Since several outer-membrane proteins are lipid-modified in P. gingivalis (Slakeski ), and in keeping with the likely role of the VimA protein as a possible acyl transferase, we incubated W83 and FLL92 with 3H-labelled palmitic acid (lipid donor). The expression profile of lipid-modified proteins in the wild-type and mutant was unchanged. This suggests either that VimA is not involved in the acylation of outer-membrane proteins or that there is a redundant mechanism of protein acylation. To this end, PG1355 (putative acyltransferase) was upregulated (3.5-fold change) in FLL92 (unpublished microarray data) compared with the mutant. Interestingly, densitometric analysis of the extracellular fractions of W83 and FLL92 for lipid-modified proteins revealed a 54 kDa protein that was three times more abundant in W83 than was observed in FLL92. We also observed a 27 kDa protein that was twice as abundant in FLL92 as in W83. The above findings may indicate a likely role for VimA in the proper acylation of a 54 kDa extracellular protein; however, we have not ruled out the possibility that this protein is a dimer of the 27 kDa protein observed in the extracellular fraction of FLL92. Several reports have demonstrated that acylation is important for protein folding and protein–protein interaction, as well as ligand-induced conformational changes (Athavankar & Peterson, 2003; Herlax ; Olsen & Kaarsholm, 2000). It is possible that correct acylation of the 27 kDa extracellular protein leads to dimerization. In the vimA mutant, aberrant acylation of the 27 kDa extracellular protein may occur, resulting in higher levels of monomeric protein form. Further studies in our laboratory are seeking to clarify this position.

The expression of additional proteins attributed to membrane biosynthesis and transport in the VimA mutant suggest that several post-translational modification pathways may be affected by this protein. These modifications could include myristoylation and glycosylation. Co-translational modifications of proteins could be attributed to their involvement in signal transduction pathways as molecular switches associated with glycine-rich protein motifs. Myristoylation of proteins is reported to be involved in the type III secretory system in prokaryotes (Nimchuk )

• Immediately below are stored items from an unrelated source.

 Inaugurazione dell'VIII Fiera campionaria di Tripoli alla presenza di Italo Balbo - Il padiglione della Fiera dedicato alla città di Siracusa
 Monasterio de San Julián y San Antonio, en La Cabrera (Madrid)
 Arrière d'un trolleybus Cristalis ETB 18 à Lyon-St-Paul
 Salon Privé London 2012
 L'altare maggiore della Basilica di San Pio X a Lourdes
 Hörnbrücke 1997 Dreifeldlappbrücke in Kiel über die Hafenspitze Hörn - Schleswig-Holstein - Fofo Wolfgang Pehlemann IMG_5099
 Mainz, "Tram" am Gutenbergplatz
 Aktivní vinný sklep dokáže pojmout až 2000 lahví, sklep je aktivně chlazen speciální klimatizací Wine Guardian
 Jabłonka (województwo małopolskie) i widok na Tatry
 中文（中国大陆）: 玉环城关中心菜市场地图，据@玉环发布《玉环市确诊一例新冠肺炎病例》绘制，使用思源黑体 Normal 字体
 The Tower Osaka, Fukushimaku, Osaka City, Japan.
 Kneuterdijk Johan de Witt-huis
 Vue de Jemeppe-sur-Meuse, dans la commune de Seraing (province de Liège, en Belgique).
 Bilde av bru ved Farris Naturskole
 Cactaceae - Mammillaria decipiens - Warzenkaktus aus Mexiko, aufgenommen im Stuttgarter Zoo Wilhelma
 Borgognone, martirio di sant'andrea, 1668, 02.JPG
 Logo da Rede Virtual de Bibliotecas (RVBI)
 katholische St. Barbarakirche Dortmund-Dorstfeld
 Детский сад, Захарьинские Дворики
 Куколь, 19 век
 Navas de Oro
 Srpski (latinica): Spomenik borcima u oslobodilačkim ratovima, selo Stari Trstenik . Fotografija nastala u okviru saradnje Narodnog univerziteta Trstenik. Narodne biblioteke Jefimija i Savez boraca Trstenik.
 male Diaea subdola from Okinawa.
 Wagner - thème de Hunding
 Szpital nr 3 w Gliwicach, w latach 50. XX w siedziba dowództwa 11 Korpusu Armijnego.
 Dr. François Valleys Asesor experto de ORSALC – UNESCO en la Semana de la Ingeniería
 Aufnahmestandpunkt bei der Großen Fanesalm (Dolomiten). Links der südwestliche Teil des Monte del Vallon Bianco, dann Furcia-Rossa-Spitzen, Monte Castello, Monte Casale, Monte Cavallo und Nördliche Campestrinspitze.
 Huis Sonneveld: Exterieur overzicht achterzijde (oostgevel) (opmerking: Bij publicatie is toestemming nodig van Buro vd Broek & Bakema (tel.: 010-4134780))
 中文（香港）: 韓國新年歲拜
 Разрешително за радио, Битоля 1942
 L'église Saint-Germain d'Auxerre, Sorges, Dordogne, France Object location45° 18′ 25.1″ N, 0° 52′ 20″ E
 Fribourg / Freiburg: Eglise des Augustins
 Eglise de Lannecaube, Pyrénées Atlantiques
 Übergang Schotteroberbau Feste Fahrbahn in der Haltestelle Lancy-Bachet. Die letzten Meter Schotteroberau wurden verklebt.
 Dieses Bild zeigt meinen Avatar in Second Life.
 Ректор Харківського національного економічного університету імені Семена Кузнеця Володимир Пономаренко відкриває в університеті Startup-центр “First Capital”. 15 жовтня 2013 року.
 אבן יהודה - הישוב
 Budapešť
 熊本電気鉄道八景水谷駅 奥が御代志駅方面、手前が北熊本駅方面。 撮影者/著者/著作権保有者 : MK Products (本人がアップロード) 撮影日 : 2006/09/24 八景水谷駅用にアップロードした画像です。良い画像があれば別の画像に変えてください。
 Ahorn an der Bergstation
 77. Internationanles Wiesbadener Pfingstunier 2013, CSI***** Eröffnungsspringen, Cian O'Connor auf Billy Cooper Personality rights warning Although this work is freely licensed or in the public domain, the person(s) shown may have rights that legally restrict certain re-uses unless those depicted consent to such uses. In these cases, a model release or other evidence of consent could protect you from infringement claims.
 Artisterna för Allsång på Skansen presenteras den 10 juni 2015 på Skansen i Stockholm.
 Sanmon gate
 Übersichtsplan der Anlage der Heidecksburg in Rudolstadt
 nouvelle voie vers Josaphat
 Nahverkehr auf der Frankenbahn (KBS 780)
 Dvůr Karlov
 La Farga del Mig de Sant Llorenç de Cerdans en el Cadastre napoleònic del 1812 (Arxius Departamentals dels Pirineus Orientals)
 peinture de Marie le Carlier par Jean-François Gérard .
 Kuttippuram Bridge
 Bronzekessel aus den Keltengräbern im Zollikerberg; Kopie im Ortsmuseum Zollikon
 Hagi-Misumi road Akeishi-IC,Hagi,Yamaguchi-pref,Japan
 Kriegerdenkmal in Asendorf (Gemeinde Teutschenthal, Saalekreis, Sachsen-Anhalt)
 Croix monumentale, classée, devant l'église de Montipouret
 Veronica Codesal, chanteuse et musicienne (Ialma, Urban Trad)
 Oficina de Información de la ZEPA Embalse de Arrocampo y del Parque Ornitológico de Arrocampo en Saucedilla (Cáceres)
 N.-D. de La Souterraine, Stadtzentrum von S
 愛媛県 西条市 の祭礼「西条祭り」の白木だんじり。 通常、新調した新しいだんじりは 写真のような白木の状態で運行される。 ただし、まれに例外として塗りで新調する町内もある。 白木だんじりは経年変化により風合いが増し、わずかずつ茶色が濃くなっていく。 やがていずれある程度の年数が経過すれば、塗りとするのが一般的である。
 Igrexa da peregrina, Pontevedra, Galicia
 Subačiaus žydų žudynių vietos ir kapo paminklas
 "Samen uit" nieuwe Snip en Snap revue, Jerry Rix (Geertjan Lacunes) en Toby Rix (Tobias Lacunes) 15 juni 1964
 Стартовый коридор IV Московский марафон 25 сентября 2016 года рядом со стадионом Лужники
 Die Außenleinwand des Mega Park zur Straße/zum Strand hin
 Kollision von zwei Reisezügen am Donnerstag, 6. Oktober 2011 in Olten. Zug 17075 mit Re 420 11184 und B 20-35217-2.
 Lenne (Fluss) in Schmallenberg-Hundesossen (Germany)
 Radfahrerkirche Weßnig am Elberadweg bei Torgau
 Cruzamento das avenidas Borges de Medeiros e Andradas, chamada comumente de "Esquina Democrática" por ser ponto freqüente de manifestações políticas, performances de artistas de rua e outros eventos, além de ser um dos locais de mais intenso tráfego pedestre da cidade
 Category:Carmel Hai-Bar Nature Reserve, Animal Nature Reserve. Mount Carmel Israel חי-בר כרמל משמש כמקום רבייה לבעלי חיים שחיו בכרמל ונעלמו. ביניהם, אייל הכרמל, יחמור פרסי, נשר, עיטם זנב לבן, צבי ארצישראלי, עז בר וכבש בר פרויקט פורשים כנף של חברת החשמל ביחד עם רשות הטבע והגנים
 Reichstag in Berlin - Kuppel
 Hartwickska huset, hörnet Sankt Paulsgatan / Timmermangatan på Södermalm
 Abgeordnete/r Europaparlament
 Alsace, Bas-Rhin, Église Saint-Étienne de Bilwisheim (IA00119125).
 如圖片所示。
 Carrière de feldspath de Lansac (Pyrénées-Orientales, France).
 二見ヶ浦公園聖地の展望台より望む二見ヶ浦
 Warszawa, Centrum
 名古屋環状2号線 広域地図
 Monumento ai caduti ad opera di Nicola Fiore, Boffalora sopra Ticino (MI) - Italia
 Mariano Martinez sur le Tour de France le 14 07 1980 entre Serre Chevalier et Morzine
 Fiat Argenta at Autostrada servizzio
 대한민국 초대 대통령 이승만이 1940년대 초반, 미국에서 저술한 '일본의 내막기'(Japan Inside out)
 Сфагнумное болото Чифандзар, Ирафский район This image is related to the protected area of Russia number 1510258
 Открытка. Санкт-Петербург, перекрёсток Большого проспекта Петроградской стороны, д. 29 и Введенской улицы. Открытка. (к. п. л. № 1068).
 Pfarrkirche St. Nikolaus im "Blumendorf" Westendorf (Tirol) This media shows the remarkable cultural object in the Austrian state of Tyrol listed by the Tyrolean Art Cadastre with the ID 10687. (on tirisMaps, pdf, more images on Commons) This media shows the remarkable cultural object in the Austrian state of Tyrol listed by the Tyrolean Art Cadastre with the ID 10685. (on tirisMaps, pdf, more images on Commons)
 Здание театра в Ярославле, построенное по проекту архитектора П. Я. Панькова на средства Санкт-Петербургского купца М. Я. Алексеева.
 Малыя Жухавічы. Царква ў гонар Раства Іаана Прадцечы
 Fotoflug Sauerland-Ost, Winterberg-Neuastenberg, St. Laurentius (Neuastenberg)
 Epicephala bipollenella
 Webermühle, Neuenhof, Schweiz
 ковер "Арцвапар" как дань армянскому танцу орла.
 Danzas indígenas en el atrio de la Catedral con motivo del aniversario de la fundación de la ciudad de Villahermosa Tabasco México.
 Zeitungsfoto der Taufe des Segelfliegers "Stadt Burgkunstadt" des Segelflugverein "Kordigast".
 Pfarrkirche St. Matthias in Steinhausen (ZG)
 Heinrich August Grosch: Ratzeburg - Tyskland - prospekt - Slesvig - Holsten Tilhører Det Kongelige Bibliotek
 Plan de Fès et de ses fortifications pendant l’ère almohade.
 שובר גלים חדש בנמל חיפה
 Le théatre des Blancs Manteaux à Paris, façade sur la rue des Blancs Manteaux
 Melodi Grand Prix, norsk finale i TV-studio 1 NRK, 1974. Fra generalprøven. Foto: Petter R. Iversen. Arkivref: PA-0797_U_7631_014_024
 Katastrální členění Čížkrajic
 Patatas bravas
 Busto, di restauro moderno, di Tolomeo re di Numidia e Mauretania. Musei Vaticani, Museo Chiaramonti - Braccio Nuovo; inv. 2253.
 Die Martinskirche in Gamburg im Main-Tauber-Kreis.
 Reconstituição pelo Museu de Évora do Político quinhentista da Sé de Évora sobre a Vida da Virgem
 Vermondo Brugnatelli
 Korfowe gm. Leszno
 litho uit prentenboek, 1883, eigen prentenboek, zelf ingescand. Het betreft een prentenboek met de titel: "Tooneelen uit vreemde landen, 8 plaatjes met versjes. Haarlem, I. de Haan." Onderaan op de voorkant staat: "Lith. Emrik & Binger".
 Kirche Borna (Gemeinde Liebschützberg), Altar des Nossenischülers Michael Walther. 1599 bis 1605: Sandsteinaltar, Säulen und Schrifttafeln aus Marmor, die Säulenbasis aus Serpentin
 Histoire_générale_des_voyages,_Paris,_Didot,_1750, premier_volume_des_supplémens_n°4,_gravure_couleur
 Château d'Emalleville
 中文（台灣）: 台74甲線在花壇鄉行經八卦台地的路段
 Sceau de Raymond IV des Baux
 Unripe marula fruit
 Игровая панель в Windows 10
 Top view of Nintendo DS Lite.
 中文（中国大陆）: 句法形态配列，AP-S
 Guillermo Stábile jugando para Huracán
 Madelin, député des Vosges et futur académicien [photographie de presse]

The missing and aberrantly expressed proteins in FLL92 suggest that VimA could have sorting/transport functions. VimA could also function as an acyl-CoA N-acyltransferase enzyme involved in protein modification or anchorage of membrane proteins. In conclusion, our results highlight a putative central role for VimA in protein modification and transport, possibly triggering cascade reactions that may modulate the virulence potential of P. gingivalis. The putative multiple functions of VimA need further clarification.